以上、本日は、公務員の転職志向が高まる背景について考察させていただきました。

一般的には「人気の職業」と言われている公務員ですが、実際の労働環境は非常に厳しく、若手を中心に、多くの人々が不満を持っています。

そして、その不満に耐えられなくなると、転職に向けて動き出してしまう…これが実情です。

公務員が現状に不満を持ち、転職の誘因となってしまう理由として

  • 労働時間の長さ
  • 官僚制組織に起因するやりがいのなさ
  • カスハラへの無策

の3点を整理させていただきました。

これらの課題が解決されれば、公務員の転職志向は止まるのかもしれませんが、現実としてはこれらの課題解決は非常に難しく、現状を維持するしかないのが実情です。

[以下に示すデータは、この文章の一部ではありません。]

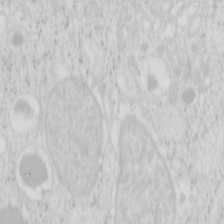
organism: Mouse
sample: Pancreas

ですので、公務員の中で、もし現状に不満があり、これ以上この仕事を続けるべきかどうか迷っている…という人がいればできるだけ早めに、転職に向けて動き出すことを、強くオススメします。

転職は、若ければ若いほど、労働市場での価値が上がります。今、この瞬間があなたにとって、一番若いとき。

転職を考えている公務員の方、ぜひできるだけ早めに、転職に向けて動き出してみてください!